*Work instructions*:
Please reproduce the listing below exactly, leaving out every picture.

========================================

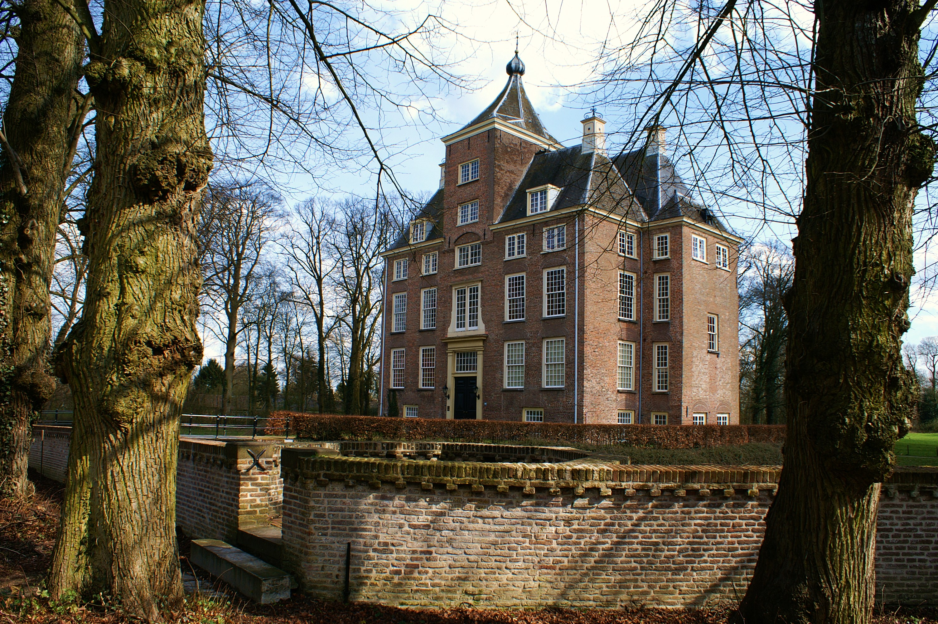 Kasteel Soelen te Zoelen.
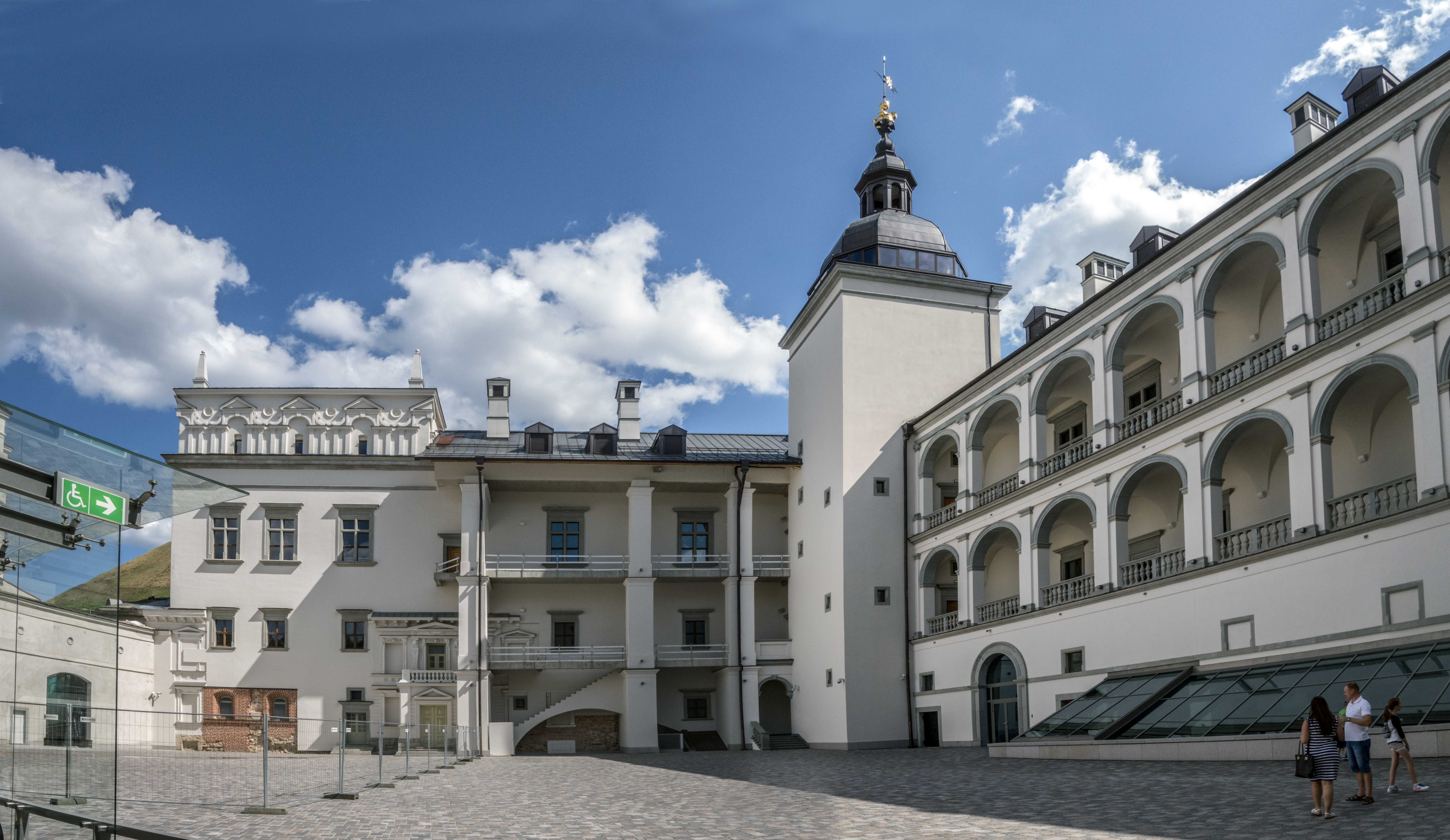 Zamek Dolny - dziedziniec
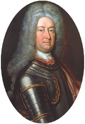 Der letzte männliche Vertreter des Geschlechtes, Schatzrat Gebhard Werner von Bartensleben, verstorben 1742
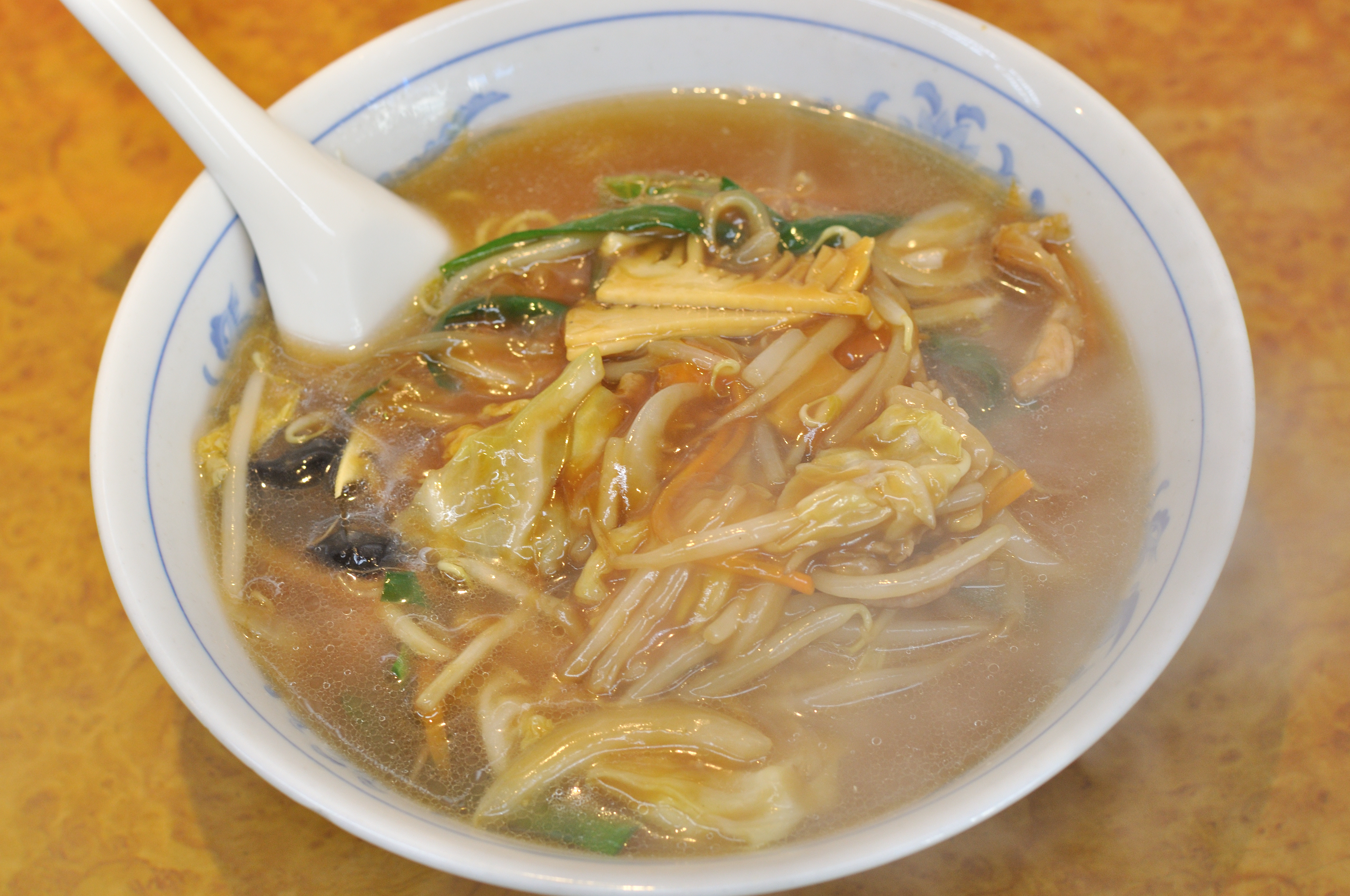 大船「石狩亭」の生嗎麺(サンマーメン)
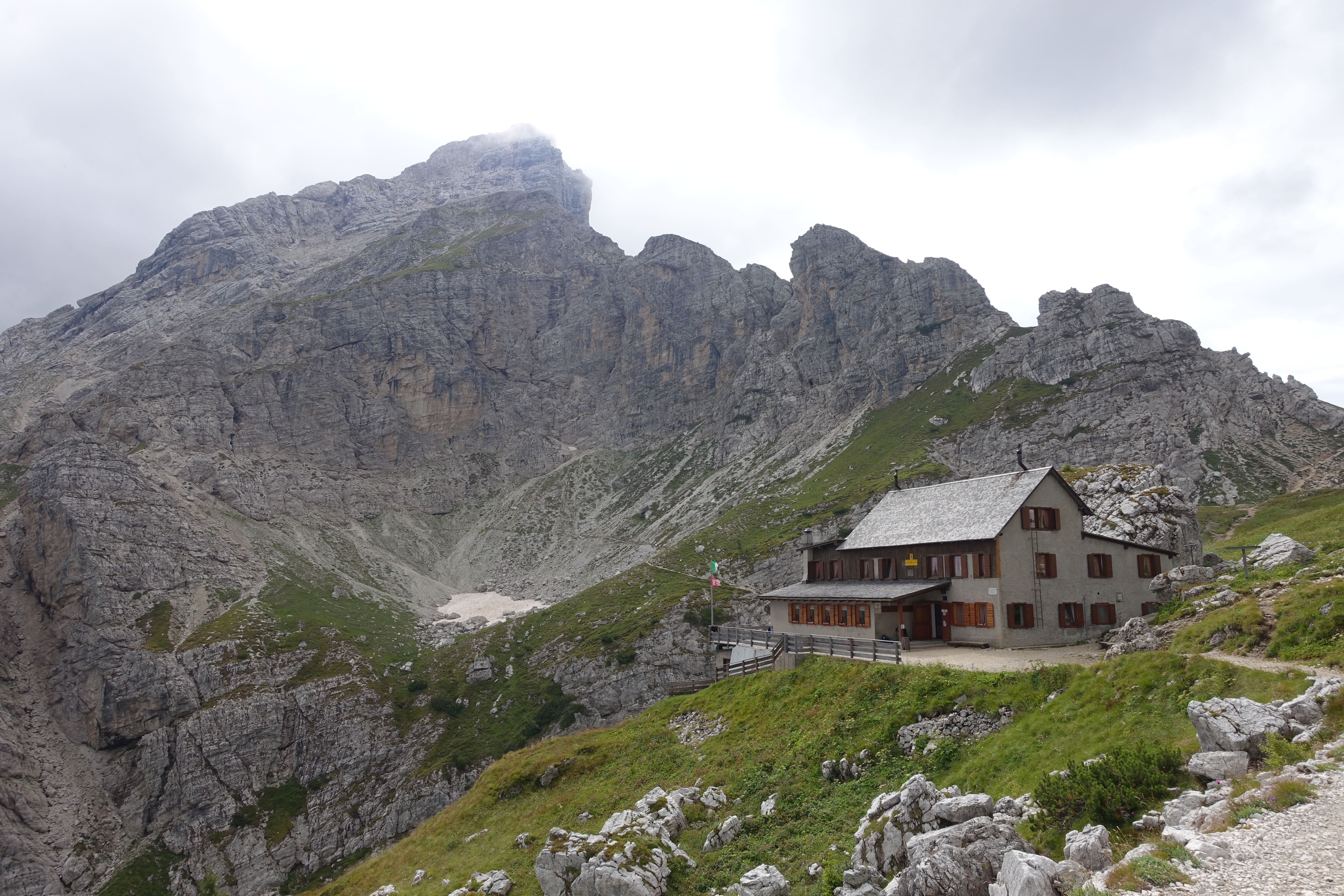 32010 Zoldo Alto, Province of Belluno, Italy

========================================

*Your response*:
 Kasteel Soelen te Zoelen.
 Zamek Dolny - dziedziniec
 Der letzte männliche Vertreter des Geschlechtes, Schatzrat Gebhard Werner von Bartensleben, verstorben 1742
 大船「石狩亭」の生嗎麺(サンマーメン)
 32010 Zoldo Alto, Province of Belluno, Italy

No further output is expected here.